PLAYER
WAIVER, RELEASE OF LIABILITY, AND INSURANCE INSTRUCTIONS
I,
the undersigned, certify that I am in good physical condition and wish to
participate in the United States of America Ladies Soccer Organization
(USALSO), where I will be playing soccer (“soccer activities”). I hereby
acknowledge that I have voluntarily applied to participate in soccer activities
through USALSO.
I
am aware that serious accidents occasionally occur during soccer activities;
and that participants occasionally sustain serious personal injury or death
and/or property damage, as a consequence thereof. I understand that included among the
dangerous elements of soccer activities are risks associated with the weather,
adverse field conditions, sprinklers, goal posts, contact with considerable
force, and risk of severe permanent physical injuries, including bruises,
scrapes, cuts, strained, sprained or torn muscles, tendons or ligaments, broken
bones, dislocation of joints, concussion, brain damage, nerve and spinal cord
injury, paralysis and death. I
understand that the fields, paths, sidewalks, and parking lots, cannot be
guaranteed to be smooth or free from defects, and that there is a risk of
injury as a result of tripping, falling, or striking an unknown object. I understand that in addition to the
above-mentioned risks, there are unpredictable dangers involved in soccer
activities. If, however, I observe any
unusual and/or significant hazard I will bring such to the attention of the nearest
official immediately and remove myself from participation if necessary.
In
consideration of my participation in soccer activities, I voluntarily release,
discharge, and agree to hold harmless: (1) USALSO, its respective officers,
agents, employees, members, and volunteers and (2) the City of Torrance, its
respective officers, agents, employees, members, and volunteers from any and
all liability for injuries or death or property damage resulting from or in any
way connected with my participation in soccer activities, that this Waiver and
Release is applicable even though the negligent activities of USALSO, its
respective officers, agents, employees, members, and volunteers or the City of
Torrance, its respective officers, agents, employees, members, or volunteers may
have caused or contributed to the injury or death or property damage, and this
document is binding on my heirs and dependents as well as myself. Additionally, this Waiver and Release will
apply to any injury, death, and/or property damage caused or allegedly caused
by a dangerous condition of public property.

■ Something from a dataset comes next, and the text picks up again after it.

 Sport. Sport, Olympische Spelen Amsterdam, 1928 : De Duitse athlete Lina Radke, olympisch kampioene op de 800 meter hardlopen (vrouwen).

I freely and voluntarily expressly assume all the risks of participating
in these soccer activities.
I
represent that to the best of my knowledge that I have no medical, physical,
and/or emotional health condition which would hinder or prevent my
participation in the soccer activities.
I also certify that I am physically fit, have sufficiently trained for
participation in these soccer activities and have not been advised otherwise by
a qualified medical person. In the case
of sickness, accident, or injury, USALSO, its respective officers, agents,
employees, members, or volunteers have my express permission to secure, at my
expense, such medical attention as is deemed necessary in the sole discretion
of USALSO, its respective officers, agents, employees, members, or volunteers.

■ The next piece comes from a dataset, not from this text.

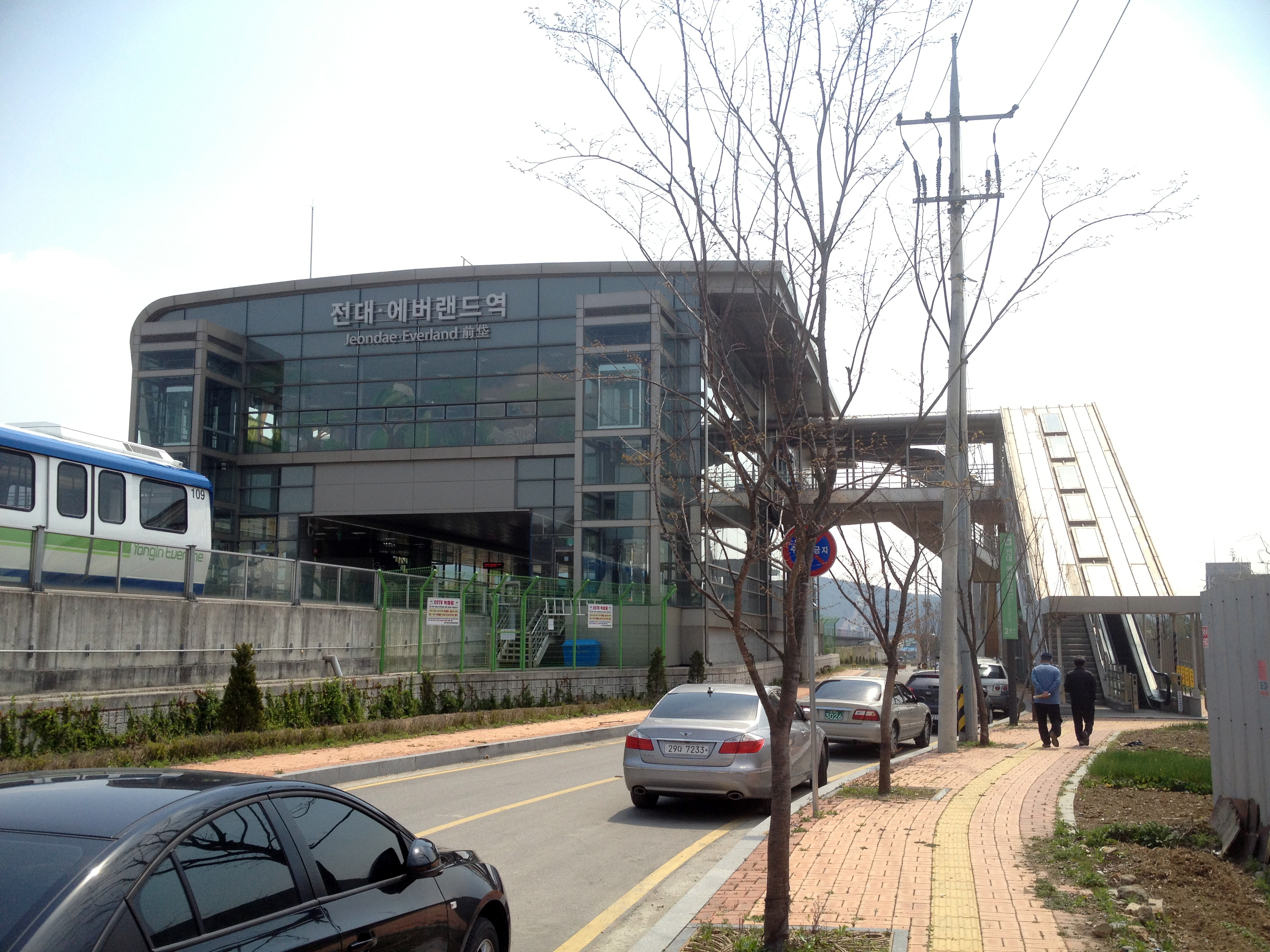 전대에버랜드역 역사
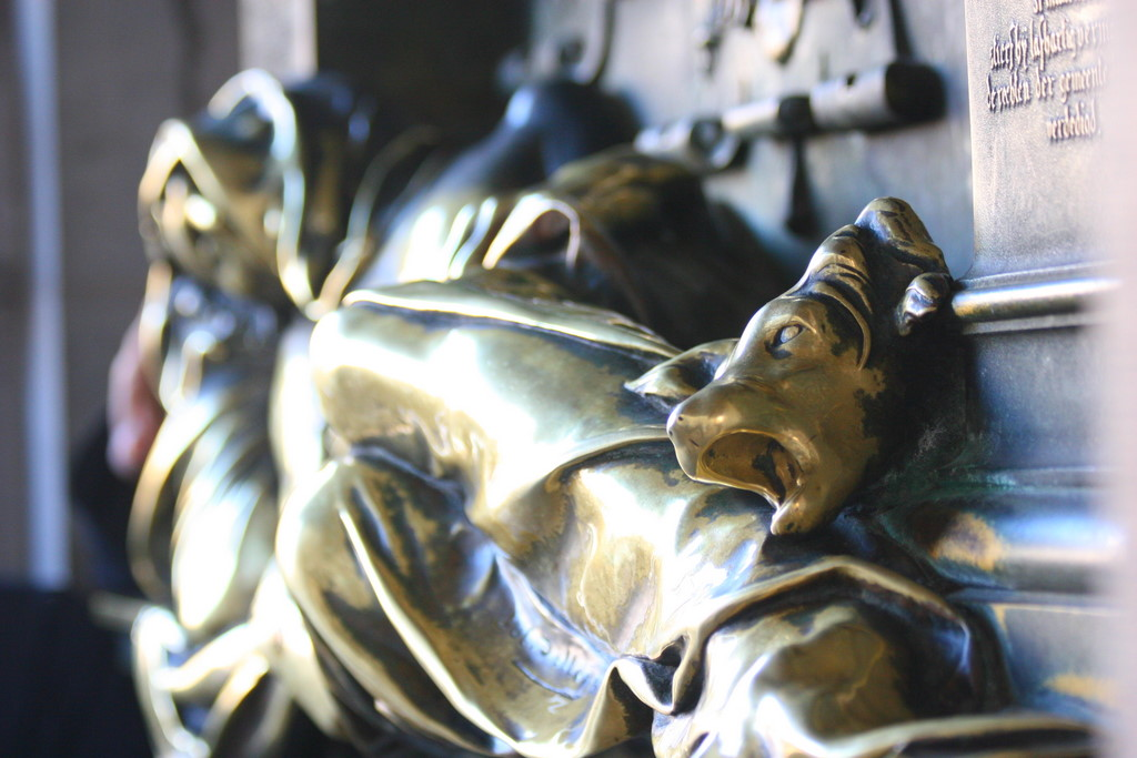 A brüsszeli Grote Markt téren található Serclaes-emlékmű részlete

Additionally, I acknowledge that I
have read and understand the rules of USALSO and agree to follow them. I understand that during soccer
activities, I may be photographed. I
agree to allow photo, video, or film likeness of me to be used for any
legitimate purpose by USALSO, its respective officers, agents, employees,
members, volunteers, officials, producers, sponsors, organizers, and/or
assigns.
I understand that if an injury
should occur, it must be noted on the game line-up card and that it is the
team’s (coach, representative, players) responsibility to see that the injury
is documented before the line-up cards are submitted to the Statistician.

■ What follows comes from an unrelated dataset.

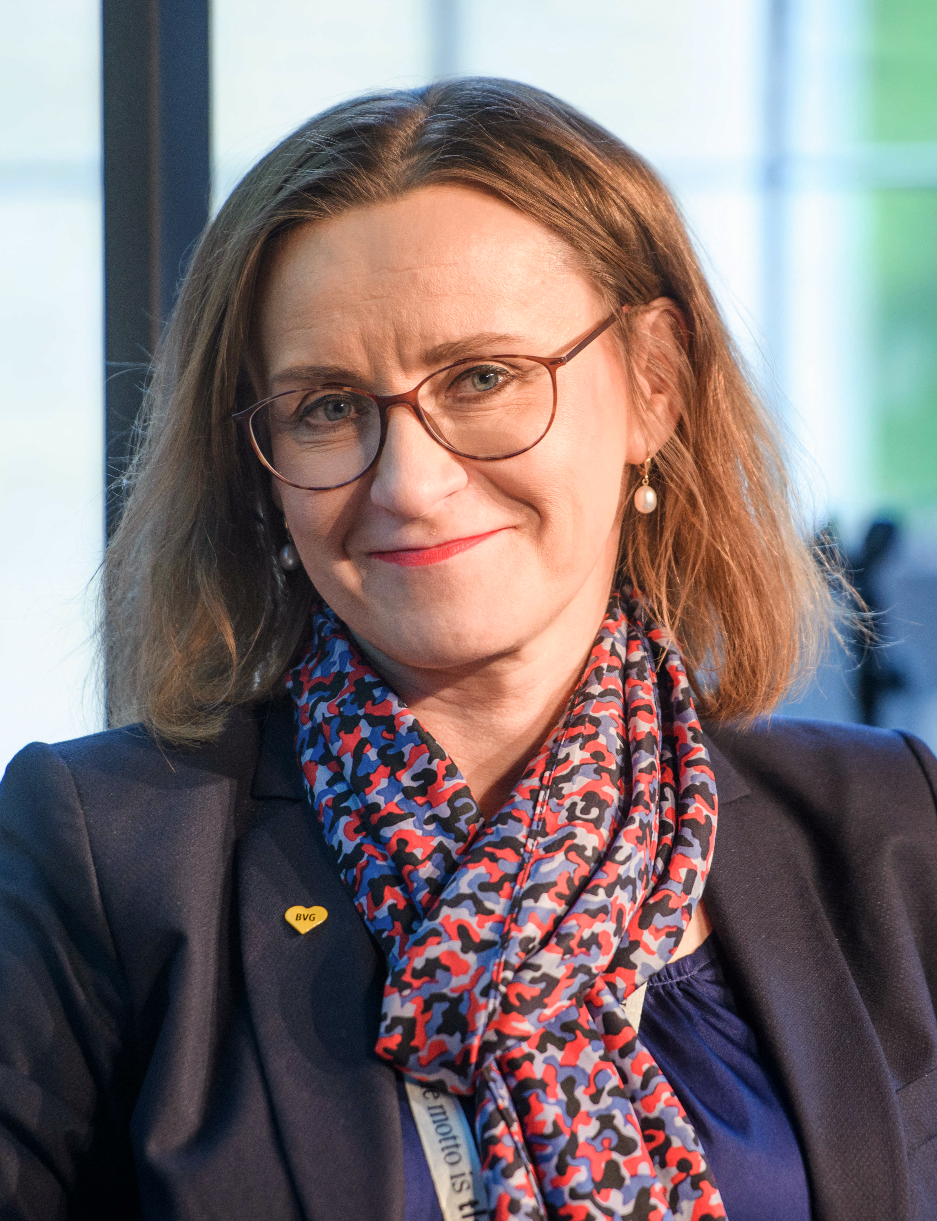 Session: Mobil mobil? Die Mobilität der Zukunft ist mehr als ein digitales Roadmovie! Speaker: Stephan Rammler, Sigrid Evelyn Nikutta, Dirk Meyer, Hanna Gersmann
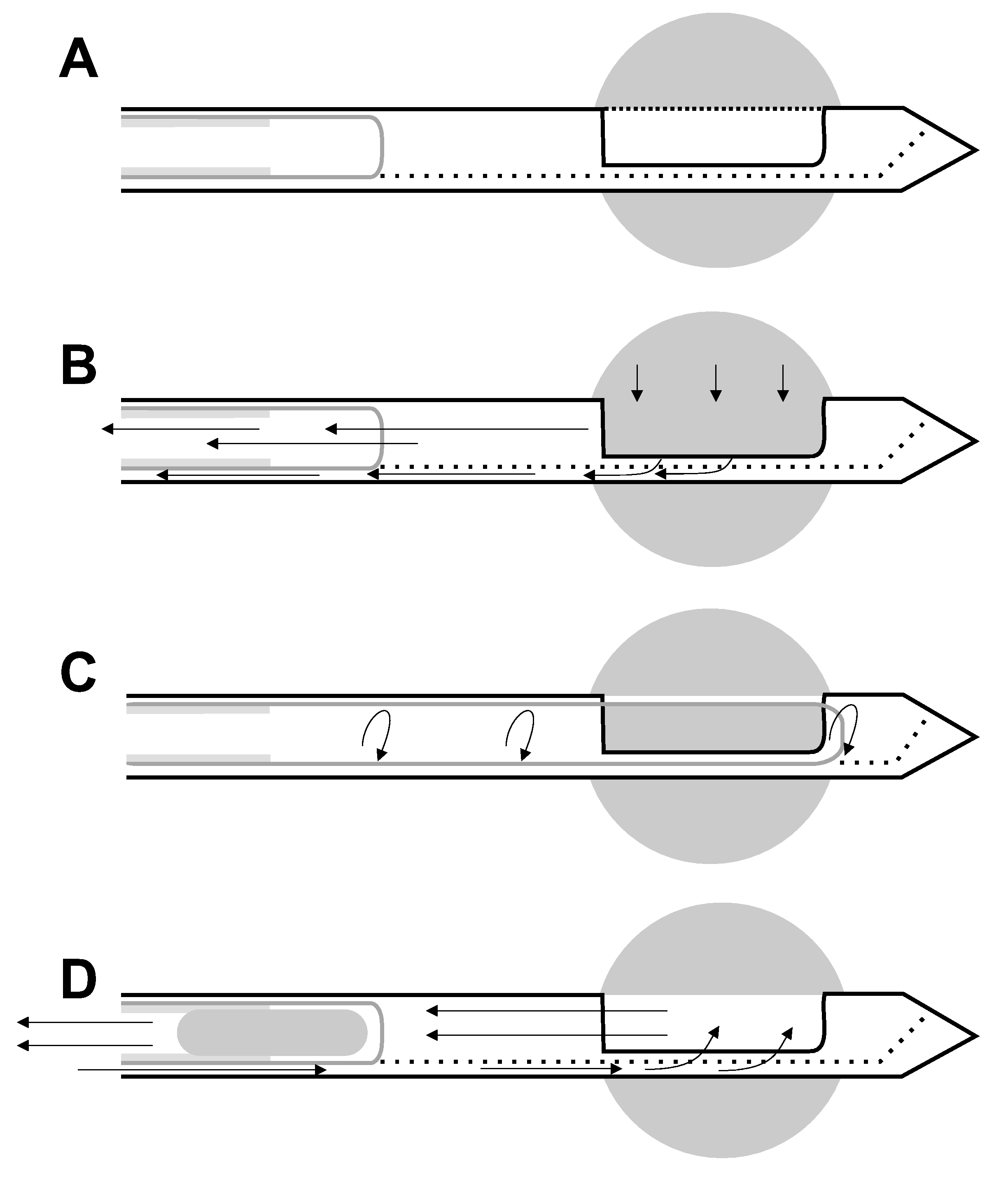 Vorgang der Vakuumbiopsie

Further, it is my responsibility as a player to read the secondary insurance
forms thoroughly so that all insurance instructions are followed, and the forms
mailed within 90 days of the injury.
I
HAVE READ AND AGREE TO THE PROVISIONS OF THIS WAIVER AND RELEASE OF LIABILITY
BY READING IT BEFORE I SIGNED IT ON BEHALF OF MYSELF AND MY HEIRS.
PRINT
NAME:
____________________________________
SIGN
NAME:
____________________________________
TEAM
NAME:
____________________________________
Any questions regarding this form,
should be directed to Linda Finn-Valentine at 310-644-7886. All players
registered on any USALSO team must have a signed Waiver on file with the
Registrar.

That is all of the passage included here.